I would rather restart from scratch (using parts of the SRFI 204
document that won't go away, of course).
Other projects currently have priority for me, though. As for a
pattern matcher, more important than the SRFI 204 matcher would IMO be
type-safe pattern matchers because they can express problems more
clearly. What I have in mind is a facility to define union types. With
each union type comes a specific matcher that can be used to
destructure values of the union type. This is usually what to do; one
generally doesn't want to destructure arbitrary types, what SRFI 204
offers.
Am Fr., 7. Jan. 2022 um 15:44 Uhr schrieb John Cowan <xxxxxx@ccil.org>:
>
> Can you send out your usual set of open threads?
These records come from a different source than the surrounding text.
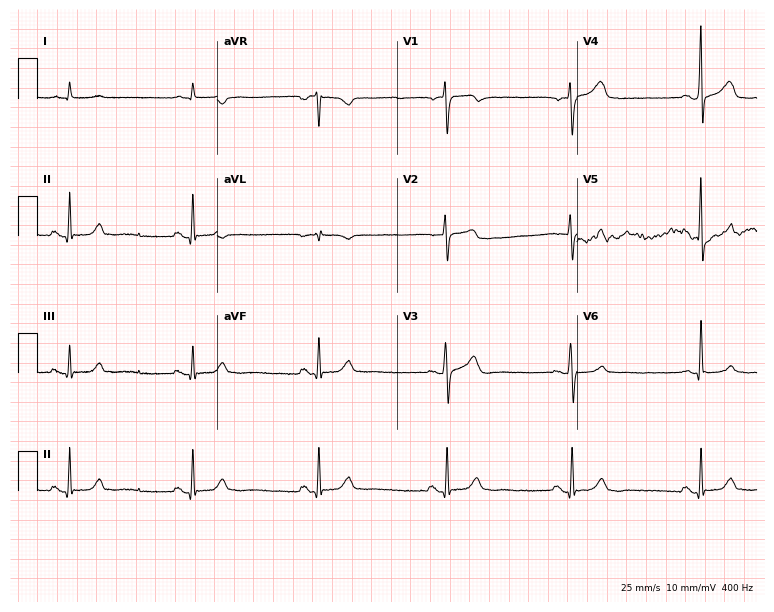
12-lead ECG from a 60-year-old male patient. Findings include sinus bradycardia (a sinus rate of 50 beats per minute or less).
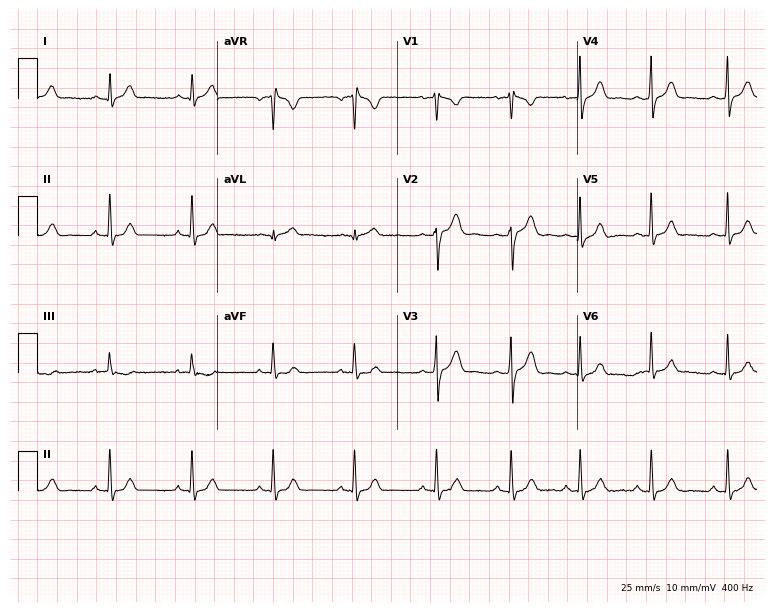
ECG (7.3-second recording at 400 Hz) — a 19-year-old female. Labelled as a normal ECG.
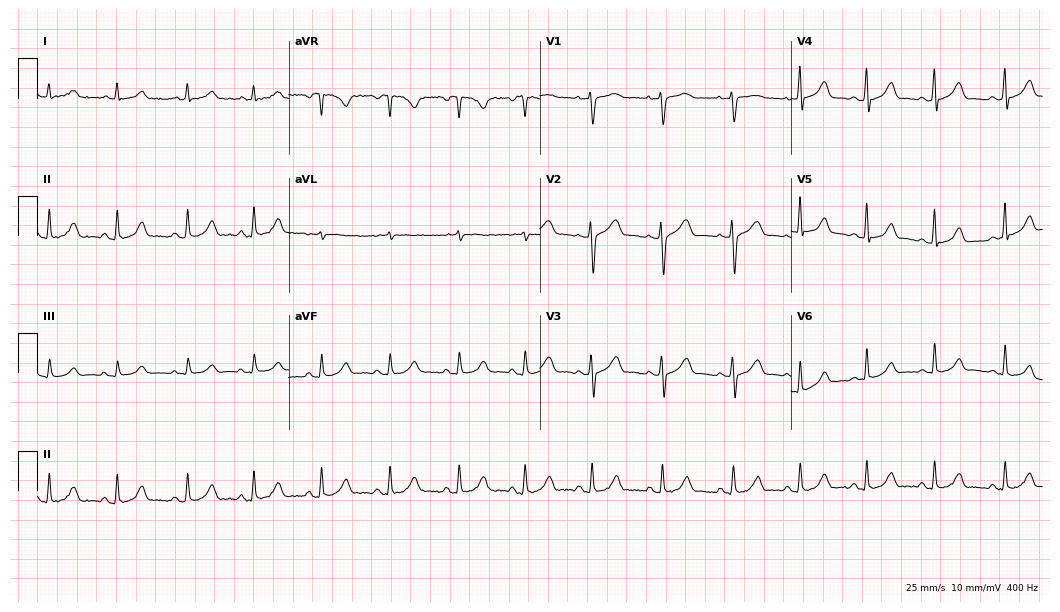
12-lead ECG from a 34-year-old female patient (10.2-second recording at 400 Hz). Recorded interpretation: within normal limits.
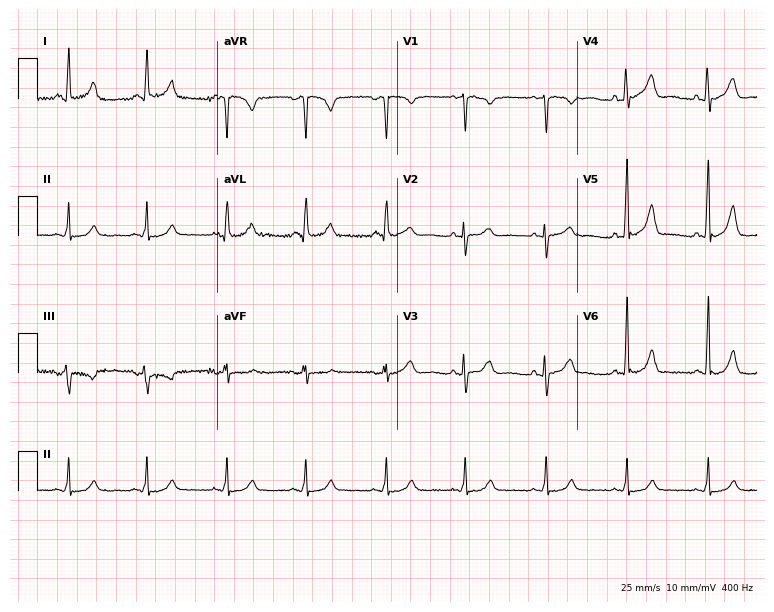
Electrocardiogram (7.3-second recording at 400 Hz), a 59-year-old female. Overall reading on record: normal ECG.
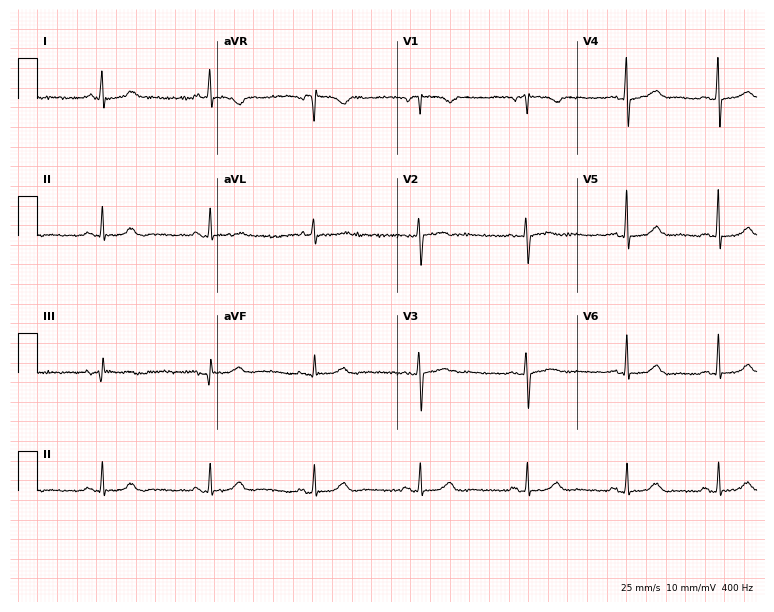
ECG — a 49-year-old female patient. Screened for six findings — first-degree AV block, right bundle branch block, left bundle branch block, sinus bradycardia, atrial fibrillation, sinus tachycardia — none is recorded.

I'm willing to summarize them.
>
> On Thu, Jan 6, 2022 at 8:40 PM Arthur A. Gleckler <xxxxxx@speechcode.com> wrote:
>>
>> Hello, Felix and Marc (and SRFI-204 subscribers). The first draft of SRFI 204 was published 540 days ago today. I've been relaxed about the ninety-day SRFI limit, but 540 days is far too long, and there has been no public progress since July, if I'm not mistaken.
>>
>> We need to decide soon whether this important SRFI will be withdrawn, or whether we will recruit someone else to take over. I'm open to either option, or to a new draft.
>>
>> If there has been no public progress in one of these directions by February 1st, I'm going to mark the SRFI withdrawn. We can always start a new version, without losing any work, once someone truly has the time to work on it.
>>
>> Thanks for all of your work on this SRFI so far.